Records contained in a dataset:
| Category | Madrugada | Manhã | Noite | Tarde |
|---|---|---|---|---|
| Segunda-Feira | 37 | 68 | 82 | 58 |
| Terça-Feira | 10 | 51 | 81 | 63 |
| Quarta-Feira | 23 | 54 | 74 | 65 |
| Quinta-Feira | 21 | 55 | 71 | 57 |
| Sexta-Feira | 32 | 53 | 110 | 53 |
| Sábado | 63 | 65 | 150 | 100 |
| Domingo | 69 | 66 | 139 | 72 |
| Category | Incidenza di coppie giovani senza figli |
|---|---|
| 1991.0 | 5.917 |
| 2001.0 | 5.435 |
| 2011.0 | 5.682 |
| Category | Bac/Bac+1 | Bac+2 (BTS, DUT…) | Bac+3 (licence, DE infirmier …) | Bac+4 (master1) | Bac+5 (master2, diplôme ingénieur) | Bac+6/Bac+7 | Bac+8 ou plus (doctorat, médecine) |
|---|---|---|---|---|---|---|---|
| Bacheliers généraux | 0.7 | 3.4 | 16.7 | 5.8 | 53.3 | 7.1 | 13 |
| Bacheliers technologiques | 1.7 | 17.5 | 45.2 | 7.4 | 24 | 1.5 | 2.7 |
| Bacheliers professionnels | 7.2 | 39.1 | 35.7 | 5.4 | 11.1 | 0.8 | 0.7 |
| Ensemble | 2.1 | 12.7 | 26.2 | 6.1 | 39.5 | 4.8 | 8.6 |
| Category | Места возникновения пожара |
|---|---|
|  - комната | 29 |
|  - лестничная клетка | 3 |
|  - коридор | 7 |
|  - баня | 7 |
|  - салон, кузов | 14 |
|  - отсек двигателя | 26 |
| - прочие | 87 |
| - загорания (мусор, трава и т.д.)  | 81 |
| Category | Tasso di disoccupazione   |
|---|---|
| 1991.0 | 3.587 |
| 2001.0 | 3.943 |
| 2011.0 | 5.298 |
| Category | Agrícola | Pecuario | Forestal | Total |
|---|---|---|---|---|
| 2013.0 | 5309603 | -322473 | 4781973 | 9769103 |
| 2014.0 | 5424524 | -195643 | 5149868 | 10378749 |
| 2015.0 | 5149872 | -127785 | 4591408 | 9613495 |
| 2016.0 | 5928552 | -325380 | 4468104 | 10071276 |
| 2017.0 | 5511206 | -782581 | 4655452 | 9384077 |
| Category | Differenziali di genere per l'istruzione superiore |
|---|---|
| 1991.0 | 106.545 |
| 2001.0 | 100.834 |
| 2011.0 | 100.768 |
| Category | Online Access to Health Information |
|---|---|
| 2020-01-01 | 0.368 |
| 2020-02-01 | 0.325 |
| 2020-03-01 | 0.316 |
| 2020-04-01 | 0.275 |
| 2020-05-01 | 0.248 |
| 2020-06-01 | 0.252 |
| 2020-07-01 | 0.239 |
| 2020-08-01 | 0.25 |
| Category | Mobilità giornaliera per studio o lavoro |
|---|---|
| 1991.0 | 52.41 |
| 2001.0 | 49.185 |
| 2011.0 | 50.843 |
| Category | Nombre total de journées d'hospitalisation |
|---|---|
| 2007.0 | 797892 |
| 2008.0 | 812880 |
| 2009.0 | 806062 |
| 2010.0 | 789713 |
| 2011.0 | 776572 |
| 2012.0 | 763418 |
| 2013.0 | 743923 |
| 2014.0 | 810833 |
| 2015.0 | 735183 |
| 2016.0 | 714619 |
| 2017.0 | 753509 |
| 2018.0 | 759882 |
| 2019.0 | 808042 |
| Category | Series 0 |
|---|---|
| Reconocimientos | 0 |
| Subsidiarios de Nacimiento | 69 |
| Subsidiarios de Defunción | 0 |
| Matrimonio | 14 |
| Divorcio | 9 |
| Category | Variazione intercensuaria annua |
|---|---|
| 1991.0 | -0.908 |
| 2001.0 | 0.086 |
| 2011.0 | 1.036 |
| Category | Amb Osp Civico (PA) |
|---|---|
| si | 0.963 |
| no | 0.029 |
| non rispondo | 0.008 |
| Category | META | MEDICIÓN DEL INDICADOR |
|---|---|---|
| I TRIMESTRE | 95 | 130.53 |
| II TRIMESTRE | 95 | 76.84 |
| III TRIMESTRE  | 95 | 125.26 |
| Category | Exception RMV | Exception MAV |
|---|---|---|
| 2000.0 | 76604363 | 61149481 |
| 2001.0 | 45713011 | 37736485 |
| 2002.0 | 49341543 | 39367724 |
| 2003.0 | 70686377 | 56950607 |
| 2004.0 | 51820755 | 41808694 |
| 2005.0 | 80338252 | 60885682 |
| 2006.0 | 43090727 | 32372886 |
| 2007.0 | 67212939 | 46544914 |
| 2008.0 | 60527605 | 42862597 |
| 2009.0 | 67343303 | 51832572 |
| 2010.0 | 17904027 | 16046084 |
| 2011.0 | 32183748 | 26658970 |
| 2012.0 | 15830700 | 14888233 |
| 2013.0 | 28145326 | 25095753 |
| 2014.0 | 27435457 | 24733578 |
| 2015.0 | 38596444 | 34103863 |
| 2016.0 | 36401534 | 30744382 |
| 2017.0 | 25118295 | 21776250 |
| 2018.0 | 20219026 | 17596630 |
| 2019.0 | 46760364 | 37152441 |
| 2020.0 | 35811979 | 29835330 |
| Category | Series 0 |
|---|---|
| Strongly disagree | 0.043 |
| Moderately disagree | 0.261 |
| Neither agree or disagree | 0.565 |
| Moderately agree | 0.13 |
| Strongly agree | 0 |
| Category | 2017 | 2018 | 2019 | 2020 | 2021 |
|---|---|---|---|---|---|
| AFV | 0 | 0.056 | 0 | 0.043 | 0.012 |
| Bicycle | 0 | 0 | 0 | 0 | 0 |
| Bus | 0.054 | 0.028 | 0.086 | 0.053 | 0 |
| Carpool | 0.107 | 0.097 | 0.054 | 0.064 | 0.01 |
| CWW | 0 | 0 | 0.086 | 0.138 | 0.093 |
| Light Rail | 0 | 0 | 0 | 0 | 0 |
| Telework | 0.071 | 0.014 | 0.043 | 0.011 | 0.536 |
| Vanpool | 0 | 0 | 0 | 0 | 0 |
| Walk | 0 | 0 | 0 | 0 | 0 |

**WORK INSTRUCTIONS**
Could you transcribe each entry exactly as it stands?

**RESPONSE**
| Category | Madrugada | Manhã | Noite | Tarde |
|---|---|---|---|---|
| Segunda-Feira | 37 | 68 | 82 | 58 |
| Terça-Feira | 10 | 51 | 81 | 63 |
| Quarta-Feira | 23 | 54 | 74 | 65 |
| Quinta-Feira | 21 | 55 | 71 | 57 |
| Sexta-Feira | 32 | 53 | 110 | 53 |
| Sábado | 63 | 65 | 150 | 100 |
| Domingo | 69 | 66 | 139 | 72 |
| Category | Incidenza di coppie giovani senza figli |
|---|---|
| 1991.0 | 5.917 |
| 2001.0 | 5.435 |
| 2011.0 | 5.682 |
| Category | Bac/Bac+1 | Bac+2 (BTS, DUT…) | Bac+3 (licence, DE infirmier …) | Bac+4 (master1) | Bac+5 (master2, diplôme ingénieur) | Bac+6/Bac+7 | Bac+8 ou plus (doctorat, médecine) |
|---|---|---|---|---|---|---|---|
| Bacheliers généraux | 0.7 | 3.4 | 16.7 | 5.8 | 53.3 | 7.1 | 13 |
| Bacheliers technologiques | 1.7 | 17.5 | 45.2 | 7.4 | 24 | 1.5 | 2.7 |
| Bacheliers professionnels | 7.2 | 39.1 | 35.7 | 5.4 | 11.1 | 0.8 | 0.7 |
| Ensemble | 2.1 | 12.7 | 26.2 | 6.1 | 39.5 | 4.8 | 8.6 |
| Category | Места возникновения пожара |
|---|---|
|  - комната | 29 |
|  - лестничная клетка | 3 |
|  - коридор | 7 |
|  - баня | 7 |
|  - салон, кузов | 14 |
|  - отсек двигателя | 26 |
| - прочие | 87 |
| - загорания (мусор, трава и т.д.)  | 81 |
| Category | Tasso di disoccupazione   |
|---|---|
| 1991.0 | 3.587 |
| 2001.0 | 3.943 |
| 2011.0 | 5.298 |
| Category | Agrícola | Pecuario | Forestal | Total |
|---|---|---|---|---|
| 2013.0 | 5309603 | -322473 | 4781973 | 9769103 |
| 2014.0 | 5424524 | -195643 | 5149868 | 10378749 |
| 2015.0 | 5149872 | -127785 | 4591408 | 9613495 |
| 2016.0 | 5928552 | -325380 | 4468104 | 10071276 |
| 2017.0 | 5511206 | -782581 | 4655452 | 9384077 |
| Category | Differenziali di genere per l'istruzione superiore |
|---|---|
| 1991.0 | 106.545 |
| 2001.0 | 100.834 |
| 2011.0 | 100.768 |
| Category | Online Access to Health Information |
|---|---|
| 2020-01-01 | 0.368 |
| 2020-02-01 | 0.325 |
| 2020-03-01 | 0.316 |
| 2020-04-01 | 0.275 |
| 2020-05-01 | 0.248 |
| 2020-06-01 | 0.252 |
| 2020-07-01 | 0.239 |
| 2020-08-01 | 0.25 |
| Category | Mobilità giornaliera per studio o lavoro |
|---|---|
| 1991.0 | 52.41 |
| 2001.0 | 49.185 |
| 2011.0 | 50.843 |
| Category | Nombre total de journées d'hospitalisation |
|---|---|
| 2007.0 | 797892 |
| 2008.0 | 812880 |
| 2009.0 | 806062 |
| 2010.0 | 789713 |
| 2011.0 | 776572 |
| 2012.0 | 763418 |
| 2013.0 | 743923 |
| 2014.0 | 810833 |
| 2015.0 | 735183 |
| 2016.0 | 714619 |
| 2017.0 | 753509 |
| 2018.0 | 759882 |
| 2019.0 | 808042 |
| Category | Series 0 |
|---|---|
| Reconocimientos | 0 |
| Subsidiarios de Nacimiento | 69 |
| Subsidiarios de Defunción | 0 |
| Matrimonio | 14 |
| Divorcio | 9 |
| Category | Variazione intercensuaria annua |
|---|---|
| 1991.0 | -0.908 |
| 2001.0 | 0.086 |
| 2011.0 | 1.036 |
| Category | Amb Osp Civico (PA) |
|---|---|
| si | 0.963 |
| no | 0.029 |
| non rispondo | 0.008 |
| Category | META | MEDICIÓN DEL INDICADOR |
|---|---|---|
| I TRIMESTRE | 95 | 130.53 |
| II TRIMESTRE | 95 | 76.84 |
| III TRIMESTRE  | 95 | 125.26 |
| Category | Exception RMV | Exception MAV |
|---|---|---|
| 2000.0 | 76604363 | 61149481 |
| 2001.0 | 45713011 | 37736485 |
| 2002.0 | 49341543 | 39367724 |
| 2003.0 | 70686377 | 56950607 |
| 2004.0 | 51820755 | 41808694 |
| 2005.0 | 80338252 | 60885682 |
| 2006.0 | 43090727 | 32372886 |
| 2007.0 | 67212939 | 46544914 |
| 2008.0 | 60527605 | 42862597 |
| 2009.0 | 67343303 | 51832572 |
| 2010.0 | 17904027 | 16046084 |
| 2011.0 | 32183748 | 26658970 |
| 2012.0 | 15830700 | 14888233 |
| 2013.0 | 28145326 | 25095753 |
| 2014.0 | 27435457 | 24733578 |
| 2015.0 | 38596444 | 34103863 |
| 2016.0 | 36401534 | 30744382 |
| 2017.0 | 25118295 | 21776250 |
| 2018.0 | 20219026 | 17596630 |
| 2019.0 | 46760364 | 37152441 |
| 2020.0 | 35811979 | 29835330 |
| Category | Series 0 |
|---|---|
| Strongly disagree | 0.043 |
| Moderately disagree | 0.261 |
| Neither agree or disagree | 0.565 |
| Moderately agree | 0.13 |
| Strongly agree | 0 |
| Category | 2017 | 2018 | 2019 | 2020 | 2021 |
|---|---|---|---|---|---|
| AFV | 0 | 0.056 | 0 | 0.043 | 0.012 |
| Bicycle | 0 | 0 | 0 | 0 | 0 |
| Bus | 0.054 | 0.028 | 0.086 | 0.053 | 0 |
| Carpool | 0.107 | 0.097 | 0.054 | 0.064 | 0.01 |
| CWW | 0 | 0 | 0.086 | 0.138 | 0.093 |
| Light Rail | 0 | 0 | 0 | 0 | 0 |
| Telework | 0.071 | 0.014 | 0.043 | 0.011 | 0.536 |
| Vanpool | 0 | 0 | 0 | 0 | 0 |
| Walk | 0 | 0 | 0 | 0 | 0 |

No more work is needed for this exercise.